Can the Transformer Be Used as a Drop-in Replacement for RNNs in Text-Generating GANs?
This addresses the challenge of efficient text generation for researchers and practitioners, but the results are incremental as they show a specific failure case rather than a new solution.
The paper tackled the problem of fine-tuned text generation with limited computational budget by attempting to replace LSTM with Transformer in a GAN architecture, but found that the transformer under-performed during pre-training and caused mode collapse, failing as a drop-in replacement.

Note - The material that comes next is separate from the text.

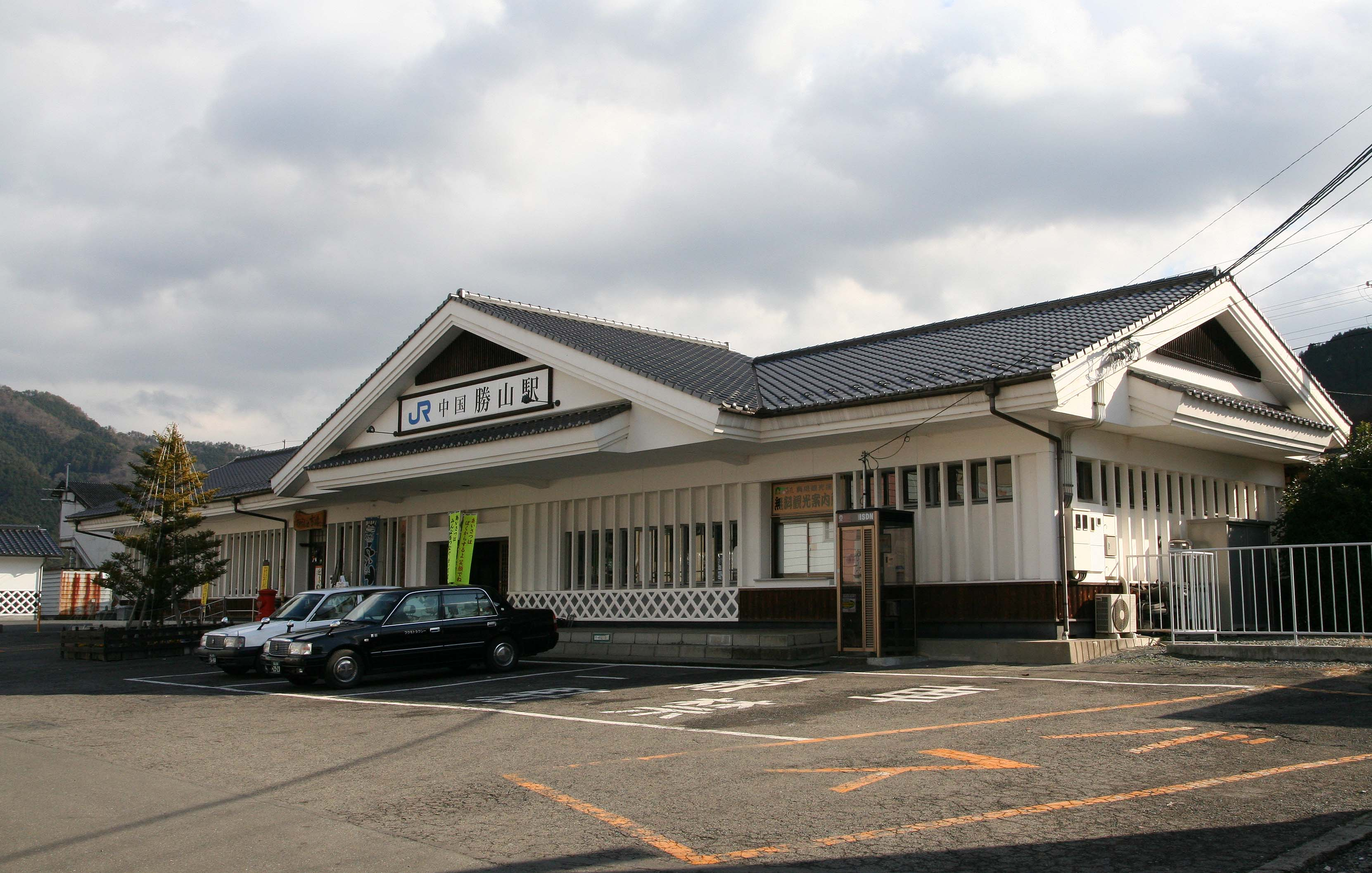 中国勝山駅の駅舎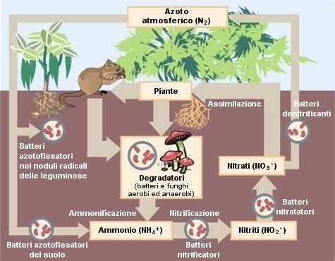 Questa immagine Ã¨ la copia di File:Nitrogen Cycle.jpg, ed Ã¨ stata modificata traducendo le didascalie in italiano.

In this paper we address the problem of fine-tuned text generation with a limited computational budget. For that, we use a well-performing text generative adversarial network (GAN) architecture - Diversity-Promoting GAN (DPGAN), and attempted a drop-in replacement of the LSTM layer with a self-attention-based Transformer layer in order to leverage their efficiency. The resulting Self-Attention DPGAN (SADPGAN) was evaluated for performance, quality and diversity of generated text and stability. Computational experiments suggested that a transformer architecture is unable to drop-in replace the LSTM layer, under-performing during the pre-training phase and undergoing a complete mode collapse during the GAN tuning phase. Our results suggest that the transformer architecture need to be adapted before it can be used as a replacement for RNNs in text-generating GANs.